Mark Sr.

Sunday, May 4, 2014

Today marks two years since our dad (Sean's dad) went to his forever home.  Really not a day goes by that I don't think about him, he was in my life for 10.5 years. I think about him when I look at Sean or Wyatt.  Just knowing how much Sean hurts everyday not having him here.  And knowing that our sweet boy will never know his Grandpa Mark, for a long while, anyway.  I know Wyatt will know about him and Sean will teach him all of the things that Mark taught him (well, hopefully not all the things, ha!). 
 It was a Friday when we lost Mark.  It was truly one of the hardest things I've ever had to witness. He'd been moved home and was receiving hospice care at Sean's grandmothers home.  We got the call on Thursday that we needed to come, and so Friday morning we headed to Fayetteville.  I, honestly, don't remember the car drive up.  The first thing I remember was getting to his grandmother's house and seeing Aunt Lisa, who had come down with her husband from Pennsylvania.  Really not knowing what to expect, I let Sean go in first and see his dad.  He wasn't Mark. He was jaundice, frail, non-verbal, and his breathing was so deep it sounded like a freight train.  I sat with Sean, we sat together.  There were no words of comfort or words at all.  We cried and prayed.  And, then, with-in a few hours, he was gone. He had fought so hard for five years and the cancer got the best of him.
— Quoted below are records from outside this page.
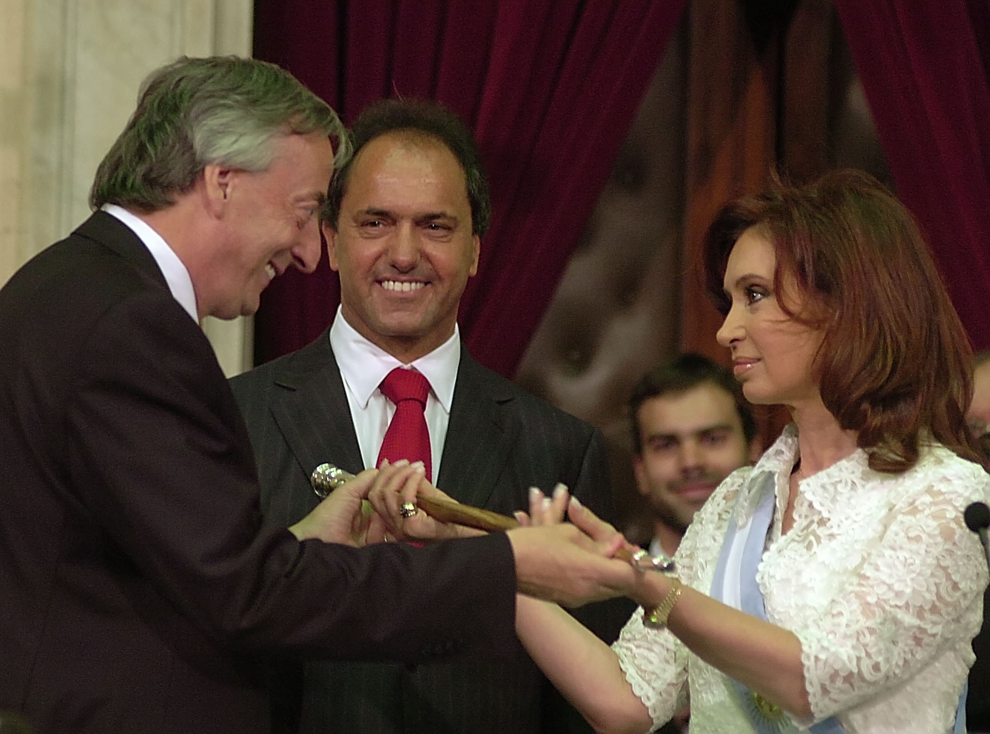 La Presidenta de la Nación Argentina, Cristina Fernández de Kirchner junto a su esposo Néstor Carlos Kirchner.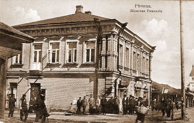 Беларуская (тарашкевіца): Рэчыца (Rečyca), рог вуліцы Кашарскай (vulica Kašarskaja) і завулка Школьнага (zavułak Školny). Жаночая гімназія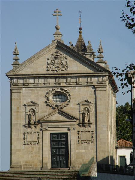 Igreja de São Vitor em Braga Foto de Jose Goncalves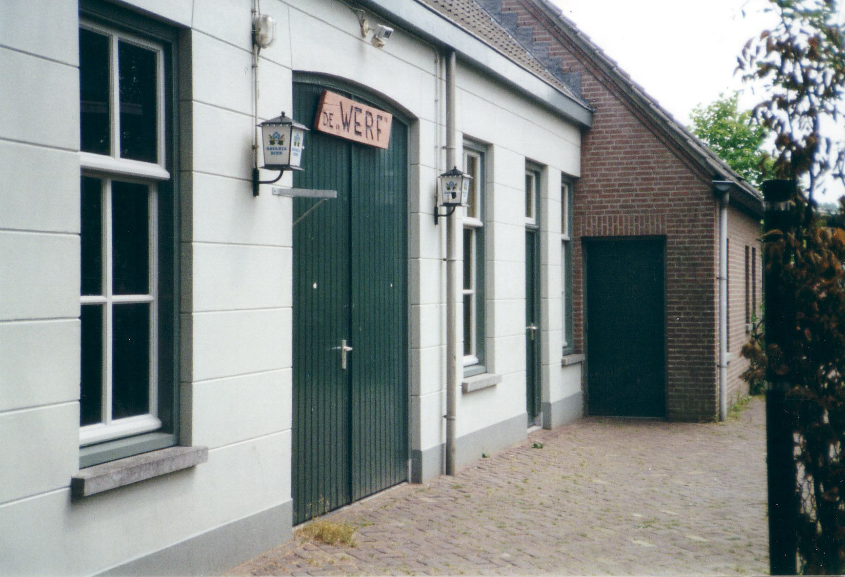 Ingang van OJC De Werf Gemaakt en ingescand door A. van Kaathoven (bestuurslid OJC De Werf).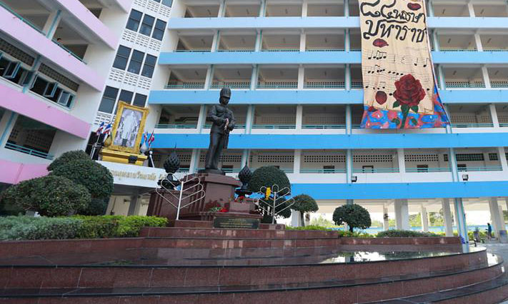 พระบรมราชานุสาวรีย์พระบาทสมเด็จพระจุลจอมเกล่าเจ้าอยู่หัว โรงเรียนสวนกุหลาบวิทยาลัย รังสิต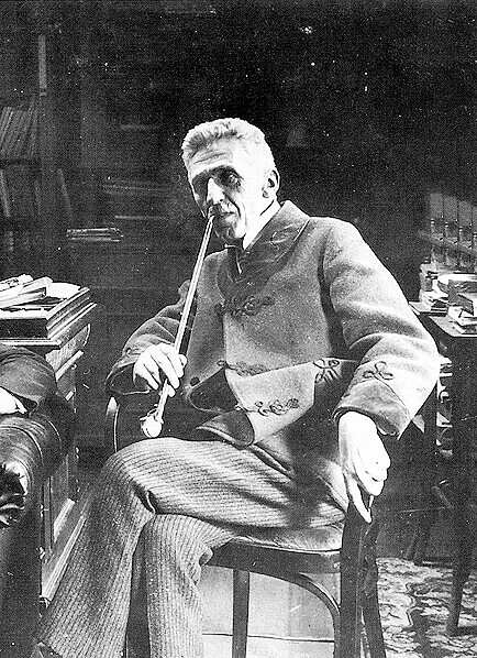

We all remember him in our own ways.  I tend to remember him sitting at the kitchen table, sipping hot tea, eating toast, and talking about everything under the sun (and I mean, everything).  It's still hard to walk into their home and not see him sitting there. 
Sean is spending the day remembering him the way he knows best, through cars.  He's working on his dad's car today, with hopes to get it running.  It was what they did together, it's what they talked about, it was their passion together.  I look forward to Sean passing that passion and love on to our children, as much as I hate to admit that.
 
We love you dad, and we'll see you again someday.